Show every line in the entries below where the word "Category" appears.

[Start of Attachment]

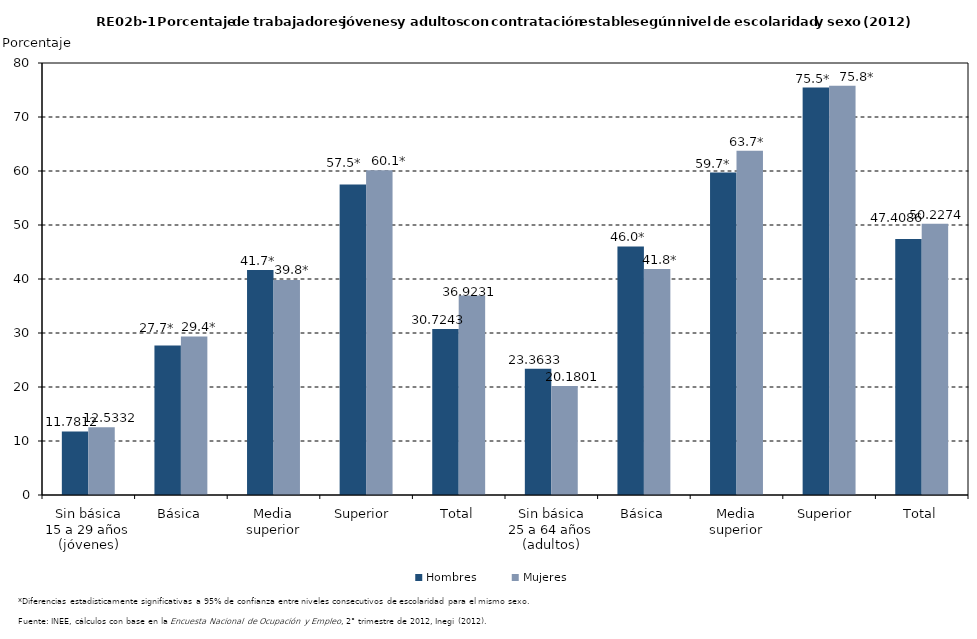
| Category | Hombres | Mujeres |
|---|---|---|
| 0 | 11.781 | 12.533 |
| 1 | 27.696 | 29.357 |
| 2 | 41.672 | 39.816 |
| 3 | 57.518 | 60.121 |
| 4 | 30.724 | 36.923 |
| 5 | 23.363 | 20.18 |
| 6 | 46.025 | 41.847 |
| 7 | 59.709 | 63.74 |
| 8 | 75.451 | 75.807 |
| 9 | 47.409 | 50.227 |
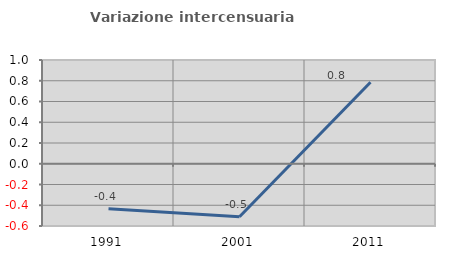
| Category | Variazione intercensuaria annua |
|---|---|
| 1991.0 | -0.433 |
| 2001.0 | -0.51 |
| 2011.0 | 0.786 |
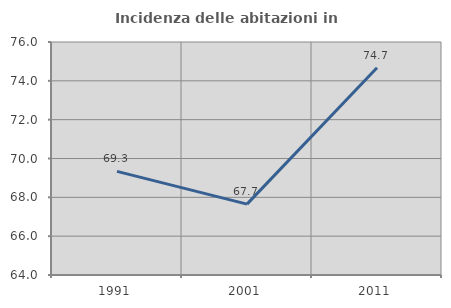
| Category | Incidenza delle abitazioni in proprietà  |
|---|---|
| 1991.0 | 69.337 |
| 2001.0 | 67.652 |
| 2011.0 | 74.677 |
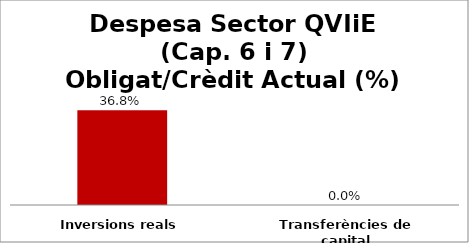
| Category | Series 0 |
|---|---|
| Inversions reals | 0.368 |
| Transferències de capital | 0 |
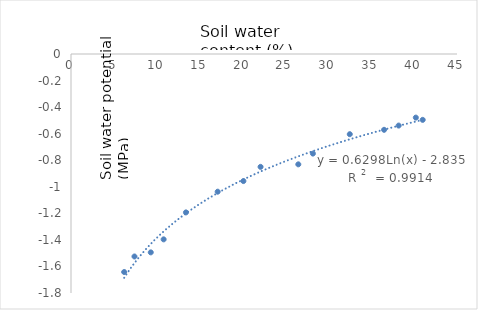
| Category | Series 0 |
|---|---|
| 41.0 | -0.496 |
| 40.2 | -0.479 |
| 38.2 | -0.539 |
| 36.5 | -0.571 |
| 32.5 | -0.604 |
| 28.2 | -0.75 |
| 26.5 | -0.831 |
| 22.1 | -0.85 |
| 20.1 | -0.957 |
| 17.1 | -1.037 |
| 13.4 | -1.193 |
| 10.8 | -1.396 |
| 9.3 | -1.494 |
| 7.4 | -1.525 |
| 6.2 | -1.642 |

[End of Attachment]

RESPONSE BELOW
| Category | Hombres | Mujeres |
| Category | Variazione intercensuaria annua |
| Category | Incidenza delle abitazioni in proprietà  |
| Category | Series 0 |
| Category | Series 0 |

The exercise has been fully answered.